A3. Since the rise of AI, various models have emerged, including reinforcement learning, imitation learning, transfer learning, meta-learning, and continual learning. Ultimately, the goal is for robots to interact dynamically with their environment like humans, understanding and learning from it, balancing between dynamic and steady states. From a biomimetic perspective, humanoid robots should also strive to imitate humans as much as possible, engaging in hierarchical learning, imitation learning, and continual learning.
Q4. How to achieve generalization in humanoid robot learning?
A4. Robots must have a basic understanding of the physical world, which can be termed a base model. This model should encompass the fundamental physical laws and basic knowledge discovered and summarized by humans. Based on this model, robots must interact with the real physical world to continuously learn and evolve, verifying the rationality of their reasoning in reality, thereby updating this base model. This base model can be regarded as the foundational base for all AI, allowing for model optimization in different scenarios and establishing a database to record the connections between these different scenarios. Consequently, the model can perform well across various scenarios, thereby achieving generalization.

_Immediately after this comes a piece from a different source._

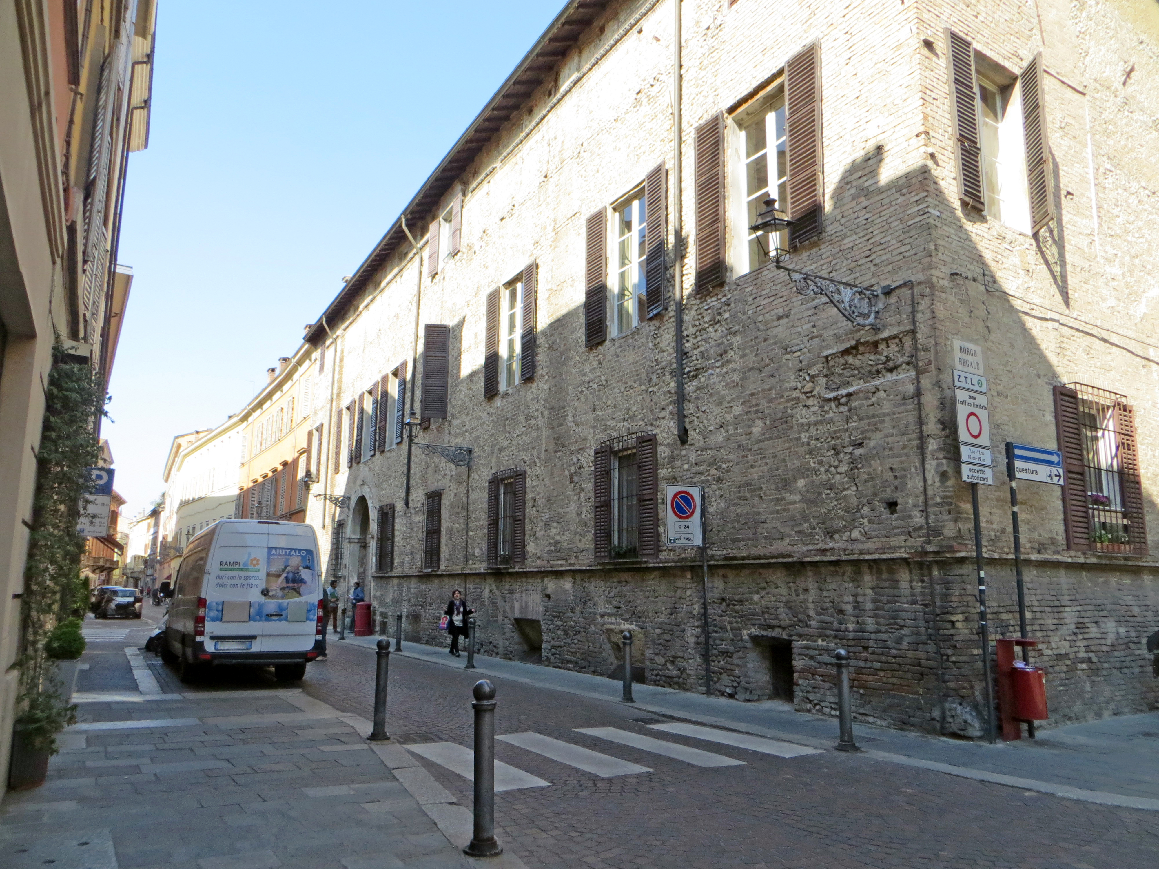 Palazzo Boselli - facciata

Q5. How can humanoid robot models achieve true inheritance, sharing, and transferability?
A5. First, a base model can be trained in a simulated environment through distributed parallel training, which can be termed offline learning. Then, the model is deployed to the robot to interact with the real physical world, continuously updating the base model in what can be called online learning. The robot collects data while working, updating the model through online learning, and when it is idle, it continues training in the simulated environment, updating the model through offline learning. This mutual reinforcement accelerates training. Periodically, the base model is updated and placed in a database for sharing, allowing all robots to download it and interactively learn in the real environment to update their models. All humanoid robots collectively maintain and update the same base model, which serves as the brain of all robots, absorbing and integrating the experiences of many robots interacting with their environments while also allowing sharing and inheritance, significantly shortening training time and expanding the generalization of robots.
Q6. How to understand and implement the thinking process of robots?

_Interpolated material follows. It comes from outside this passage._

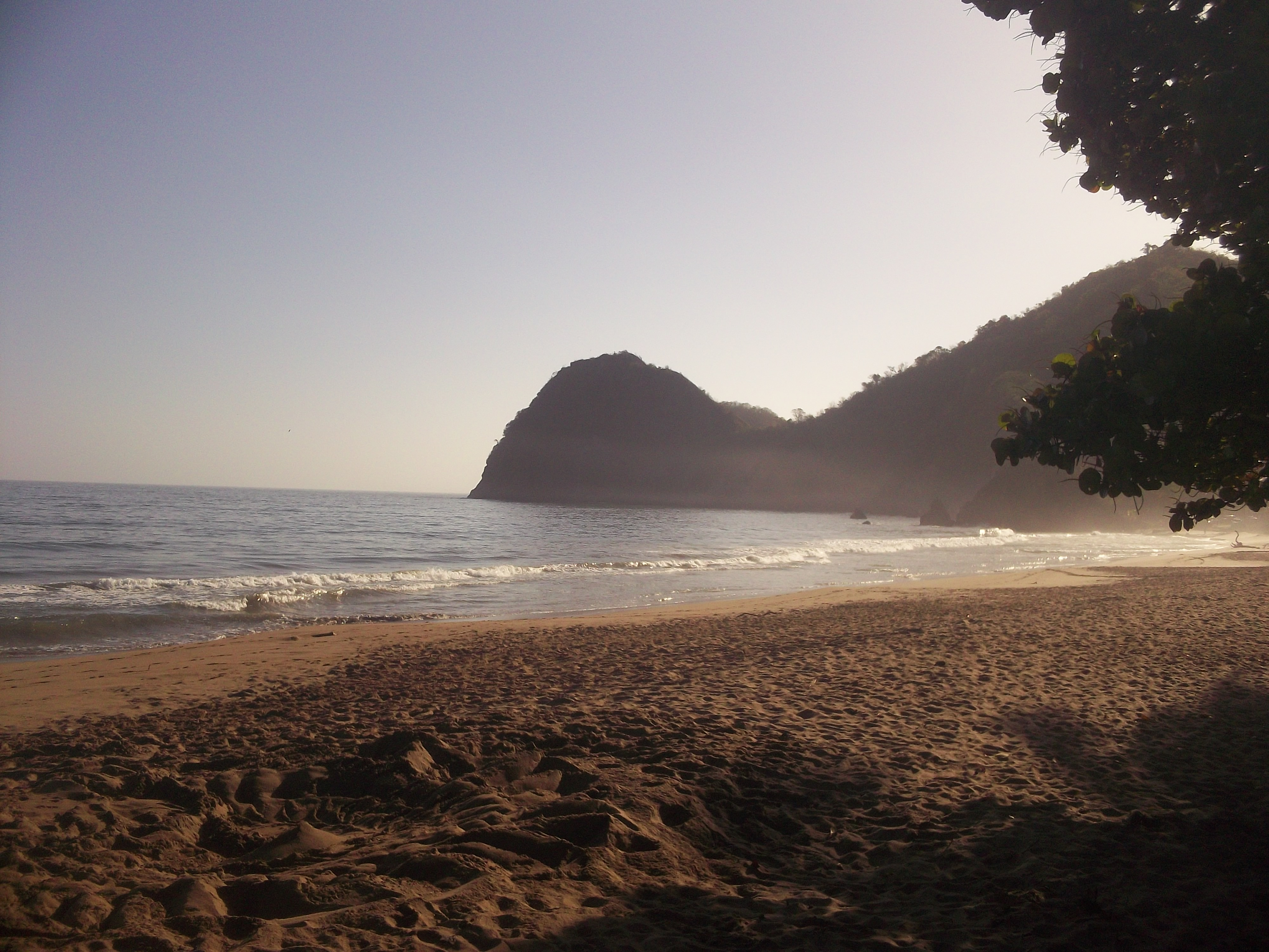 Amanecer en Querepare, estado Sucre, península de Paria, Venezuela

A6. For robots, before completing a task, they need a blueprint and further planning for the task. Typically, they need to understand rules, which come from the constraints of the physical world and task rules, and they must fit and imitate previous experiences and data, ultimately exploring more possibilities based on this experience. In this way, robots simulate the human thought process.
Q7. What is the role of human sleep and forgetting in the model?
A7. The role of human sleep is to process daily experiences into memories, essentially updating the database and model in the human brain. The role of forgetting is to eliminate rigid cognition about the physical world, allowing for dynamic changes in perception and better survival and evolution. Similarly, for humanoid robot models, it is essential to introduce sleep and forgetting mechanisms, optimizing model parameters through sleep and diluting and correcting data pollution and erroneous experiences through forgetting, thereby reinforcing correct rules and experiences that match the real world.
Q8. What improvements are still needed in the structural design of humanoid robots?
A8. The spinal column and waist of the human body are crucial for maintaining flexibility and stability. Currently, there are no good solutions or products regarding these aspects in humanoid robot structures. If a good solution emerges and is applied, the robotic performance will be greatly enhanced.